In short, we wanted to see whether AI Overviews stick with official company sites and blogs when users don’t ask for reviews, or if large review platforms still find their way into the answers anyway.

A little spoiler: “best” and “top” searches (like “best project management tools”) might sound like perfect use cases for review platforms, but in reality, AI Overviews usually look elsewhere for such cases (mainly review blogs, media sites, and ranking-style aggregators).

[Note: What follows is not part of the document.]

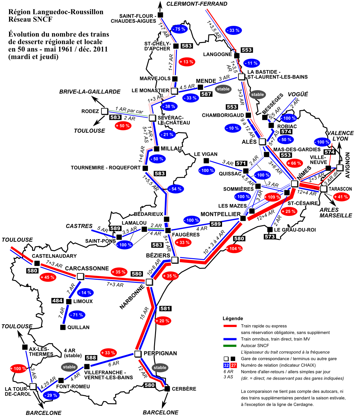 Évolution du nombre des trains de desserte régionale et locale en 50 ans - mai 1961 à décembre 2011 (comparaison des omnibus, trains directs, trains MV, express et rapides sans réservation et sans supplément en 1961 avec les TER et Intercités sans réservation obligatoire en 2011). Les autocars TER en 2011 ne sont pas pris en compte, ni les trains saisonniers circulant seulement de fin juin à début ou fin septembre, hormis pour la ligne de Cerdagne.

which queries trigger ai overviews with review platforms

Explicit “review” searches 

No surprises here. When a user explicitly includes words like “review,” “reviews,” or “rating”, AI Overviews are most likely to include some review platform as a source of content.

  • 49% of these AIOs include review platforms
  • Review platforms make up 16% of all cited sources
  • Each AIO includes 3.17 review platform links on average

It’s a classic case of “ask and you shall receive.” If the user signals that they want reviews, AI leans heavily on sites built to provide exactly that.

General “software” and “tools” searches 

Still, even without explicit review intent, review platforms still appear surprisingly often for queries including words like “software” or “tools” (e.g., “email marketing software,” “project management tools,” “CRM software for small businesses”):

  • 39.4% of AIOs still reference review platforms
  • Review platforms account for 5.7% of sources

This is probably because these platforms provide structured info like pricing, features, and pros/cons (all things Google’s AI can summarize efficiently).

“Best” and “top” searches

For queries like “best project management tools”, you’d think review platforms would dominate. But no:

  • Only 17.1% of AIOs include review platforms
  • Review platforms account for just 2.7% of sources

Instead, AI prefers blogs and ranking-style content. This was a surprising insight. And it shows that “best of” content has its own kind of authority in AI systems.

Where do review platforms appear in AI Overviews?

There are a few distinct ways that Google can use to present links in AI Overviews. And each placement has a different purpose and level of visibility.

Broadly speaking, review platforms can appear in two main ways:

  1. As links in the sources block on the right-hand side of the AI Overview (or at the bottom). These are the citations that Google lists to show where its information comes from. The main problem with them is that they don’t always get immediate attention (usually, just the first three sources are highly visible in AI answers).
  2. Directly within the AI text itself, either as clickable links (inline citations) or just as a textual mention without a link.

Each of these placements matters differently. Links in the sources block generally establish general credibility, while inline links highlight specific, relevant content (or signal contextual authority).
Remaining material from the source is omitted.